Both Microsoft and Intel® are in the business of change. By changing what computers can do, we change what people can do with computers, and that changes people’s lives. An important part of that change is the ability to handle bigger calculations to gain more actionable insights than ever before, so tasks like intelligent data retrieval and autonomous driving are science, and not just science fiction. To meet the demand for more data computation Intel introduced the Intel AVX-512 family of instructions, which are available in the new generation of Intel® Xeon® processors and some of the new Intel® Core™ X-series desktop processors, as well as current Intel® Xeon Phi™ processors. Microsoft Visual Studio 2017 supports Intel AVX-512, and with Visual Studio 2017 version 15.3 we’re enhancing that support to include more Intel AVX-512 instructions than ever before.

Vector Computation

Intel AVX-512 raises the bar for vector computing. Like the Intel Advanced Vector Extension (Intel AVX) instruction set extension that preceded it, Intel AVX-512 allows a single instruction to perform a calculation on multiple values at once, and, as the name implies, it extends this capability up to 512 bits at a time. However, this is not all it does. New features make it easy to perform calculations that were not practical before. Masking lets you vectorize conditional code, embedded broadcast lets you use scalar values directly in calculations, embedded rounding control lets you control rounding or exceptions on a particular instruction without having to alter the control register, and new instructions perform calculations that might have taken dozens of instructions before. These new and enhanced capabilities are important for workloads like machine learning (artificial intelligence) as well as audio and video compression, and classic HPC workloads like simulation.

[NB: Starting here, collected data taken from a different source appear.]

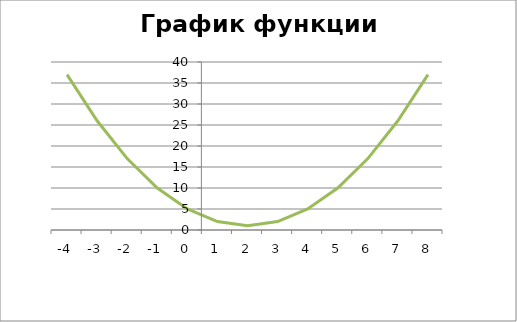
| Category | Series 0 |
|---|---|
| -4.0 | 37 |
| -3.0 | 26 |
| -2.0 | 17 |
| -1.0 | 10 |
| 0.0 | 5 |
| 1.0 | 2 |
| 2.0 | 1 |
| 3.0 | 2 |
| 4.0 | 5 |
| 5.0 | 10 |
| 6.0 | 17 |
| 7.0 | 26 |
| 8.0 | 37 |

Machine learning involves both training to create a network and using the deployed network, and vector calculations with various data types can be used in both steps. Intel AVX-512 supports vectors with a variety of integer and floating-point types from double-precision floating-point to vectors of byte-size integers. It also has a set of enhanced conversion instructions that allow greater flexibility in balancing performance, accuracy, and storage efficiency.

Vector calculations are also used in video and audio compression. Multimedia compression often uses aspects of human perception to discard unneeded data and allow a data stream to be reduced to a small fraction of the uncompressed size. Most of the computation to do this can be done with vector operations. The most popular formats often have special hardware support, but general vector computations can be used for less-common and future formats.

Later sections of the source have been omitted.